32 Housing assistance was not included in this scenario. While federal housing assistance is a tremendous benefit for low-income families struggling with the high cost of rent, only a small fraction of eligible families receive assistance. The waiting list for the federal Housing Choice Voucher Program in Chicago, for example, has been closed since 1997. E-mail from staff of CHAC, Inc. (which administers the Chicago Housing Choice Voucher Program) to author (Nov. 16-17, 2006) (on file with author). 

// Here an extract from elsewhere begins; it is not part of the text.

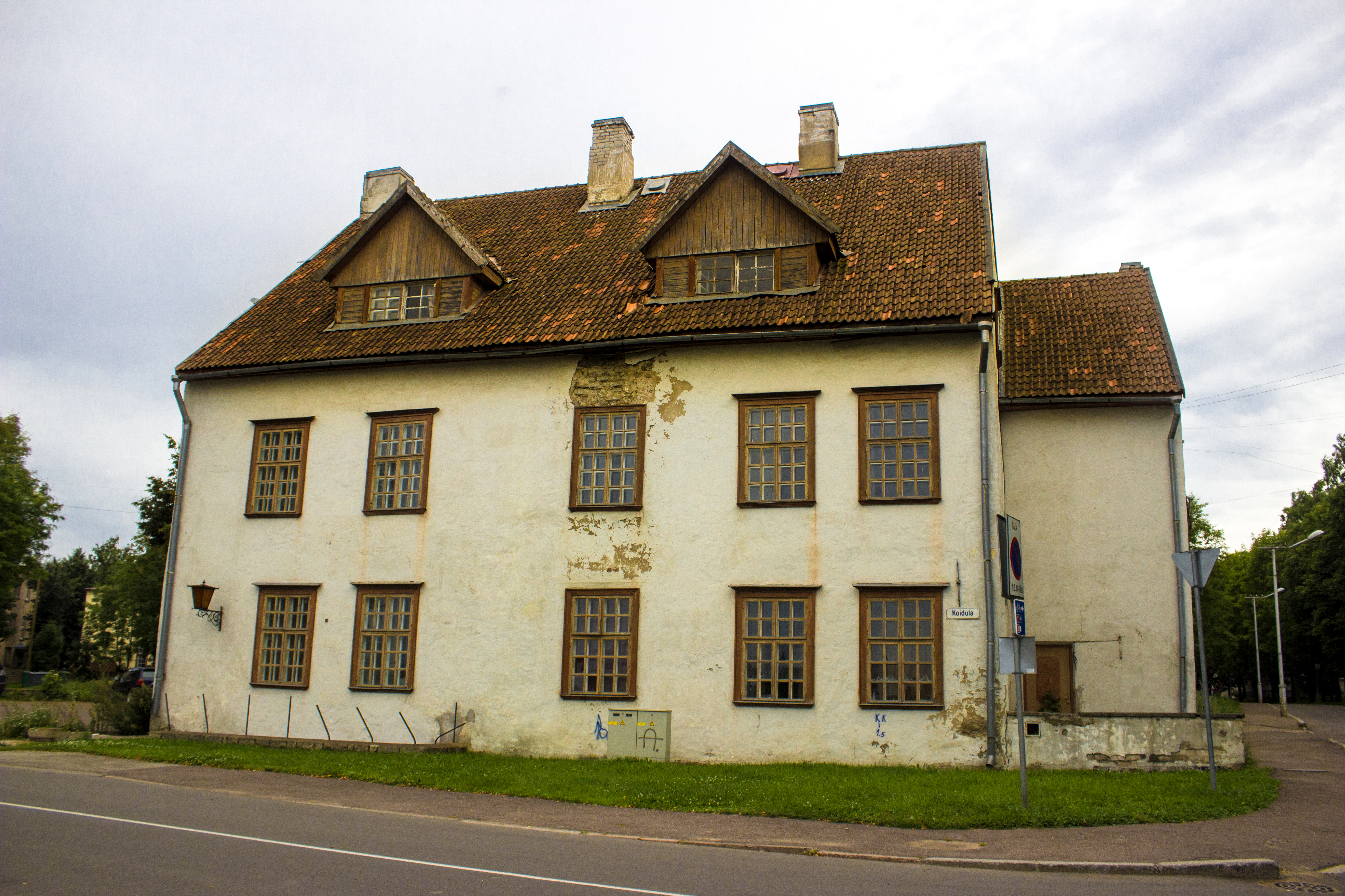 Narva

33 Figure 1 also shows these families' fundamental economic fragility if faced with medical expenses that their insurance does not cover. The Simulator accounts for premiums and assumes that the family will phase from public to employer-supported insurance. Even with this favorable assumption, the family is at the mercy of co-payments, deductibles, and policy limits in the event of significant medical needs; this explains why so many personal bankruptcies stem from medical debt incurred by people who are insured. See David U. Himmelstein, Elizabeth Warren, Deborah Thorne & Steffie Woolhandler, Marketwatch: Illness and Injury as Contributors to Bankruptcy, 24 Health Aff. 63, 63 (2005), available at http://content.healthaffairs.org/cgi/content/short/hlthaff.w5.63v1 (stating that about half of all personal bankruptcies stem from medical debt incurred by the uninsured); Aparna Mathur, Am. Enterprise Inst., Medical Bills and Bankruptcy Filings 1 (2006), available at http://www.aei.org/docLib/20060719_MedicalBillsAndBankruptcy.pdf (showing that twenty-seven percent of bankruptcies are primarily caused by medical debt and that thirty-six percent involve medical debts). 
34Currie, supra note 10, at 11-14. 
35 For more details on this option, see Stacy Dean, Ctr. on Budget and Policy Priorities, States Have the Flexibility to Set Their Own Food Stamp Asset Test (2008) (on file with author); See 7 C.F.R. § 273.2(j)(2) (2007). 
36 Eligible families pay co-payments for their child care on a sliding scale. In Illinois, the co-payments have been calibrated to remain an affordable portion of family income. As long as a family is eligible, its co-payment will be affordable. This is the reason why the system cannot simply be re-designed with higher co-payments that would phase out the child care subsidy without a "cliff" at $45,000 per year. The co-payments would be so high that eligible families would not be able to afford to participate in the program.
37 Illinois adopted a nine percent TANF grant increase, effective July 1, 2008. See 32 Ill. Reg. 10607 (July 11, 2008). The grant level remains very low compared to other states. The results in Figure 5 would be slightly different if the grant increase were reflected, but not enough to alter the basic lessons revealed by the simulator.
38 These policies—a generous earnings disregard and non-time-limited benefits for full time workers—have the ancillary administrative benefit of keeping more working people in the TANF caseload. For the relatively low cost of residual TANF benefits paid to these working families, the state receives a strong boost toward meeting the strict TANF work participation rates imposed under the federal regulations, in that the state has a higher percentage of families who are in the program and meet work requirements through paid employment. For more on Illinois's TANF program, see John Bouman, Margaret Stapleton & Deb McKee, Time Limits, Employment, and State Flexibility in TANF Programming: How States Can Use Time Limits and Earnings Disregards to Support Employment Goals, Preserve Flexibility, and Meet Stricter Federal Participation Requirements, 37 Clearinghouse Rev. 289 (2003).